**ACTION ITEM**
Transcribe all the data below exactly, leaving its pictures out.

──────────────────────────────

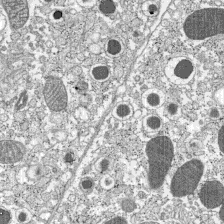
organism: C57BL Mouse
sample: Pancreatic islet
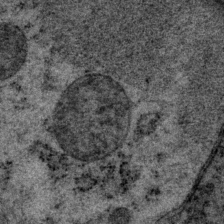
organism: P. pacificus
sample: Pharynx
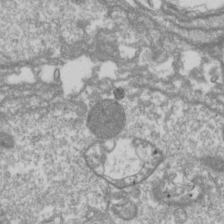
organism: Drosophila
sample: Cell division; meiosis; drosophila spermatocytes
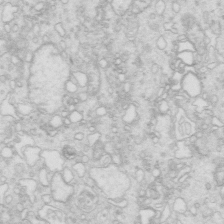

──────────────────────────────

**ANSWER TO THIS TASK**
organism: C57BL Mouse
sample: Pancreatic islet
organism: P. pacificus
sample: Pharynx
organism: Drosophila
sample: Cell division; meiosis; drosophila spermatocytes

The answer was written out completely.